= Samuel Fisher, Baron Fisher of Camden =

British businessman and politician

Samuel Fisher, Baron Fisher of Camden (20 January 1905 – 12 October 1979) was a British businessman, local politician and leading member of the Jewish community.

Fisher was born in Stepney in the East End of London as Samuel Fishtenberg, the son of Eastern European immigrants. He left school to start work at the age of 15, eventually entering the diamond business as a broker in the Hatton Garden area. He rose to become Secretary and Vice-President of the London Diamond Bourse.

In 1945 he entered local politics as a Labour Party member of Stoke Newington Borough Council, and served as Mayor of Stoke Newington in 1953–54. He became a JP for Inner London in 1951. When Camden London Borough Council was created as a shadow authority in 1964 he was its Chairman, and was chosen as the first Mayor of Camden in 1965–1966. He was the last chairman of the Metropolitan Water Board in 1973–1974.

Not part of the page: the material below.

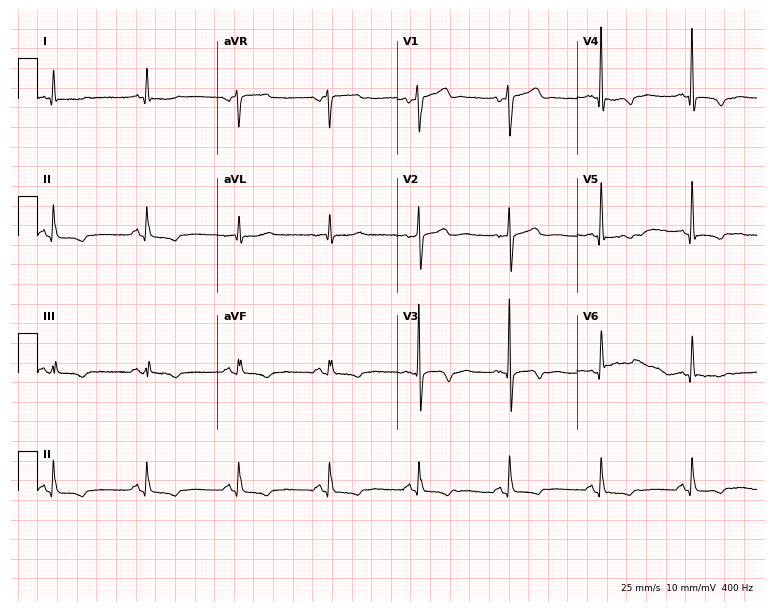
ECG (7.3-second recording at 400 Hz) — a 66-year-old male. Screened for six findings — first-degree AV block, right bundle branch block, left bundle branch block, sinus bradycardia, atrial fibrillation, sinus tachycardia — none is recorded. Only these six findings were labelled.
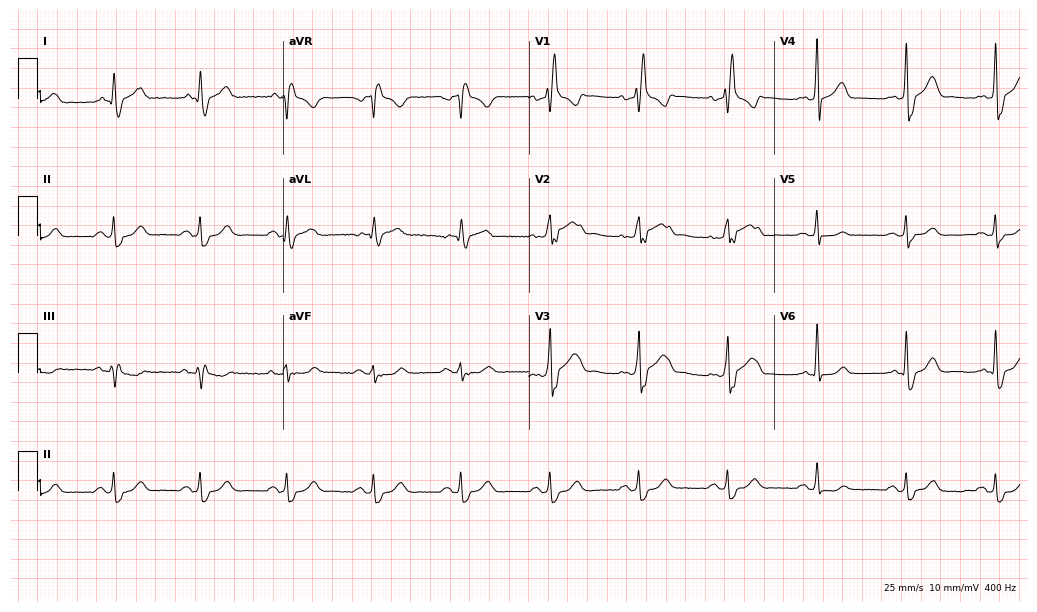
Standard 12-lead ECG recorded from a 67-year-old male patient. None of these six findings is recorded: first-degree AV block, right bundle branch block (RBBB), left bundle branch block (LBBB), sinus bradycardia, atrial fibrillation (AF), sinus tachycardia. Other findings, if any, are not listed.

Fisher was prominent in lay organisations representing Jewry: he was president of the Board of Deputies of British Jews from 1973 to 1979, and was Chairman of the Governing Board of the World Jewish Congress at the time of his death.

Fisher was knighted in 1967. He was created a life peer as Baron Fisher of Camden, of Camden in Greater London in 1974. He married Millie Gluckstein in 1930: they had two daughters.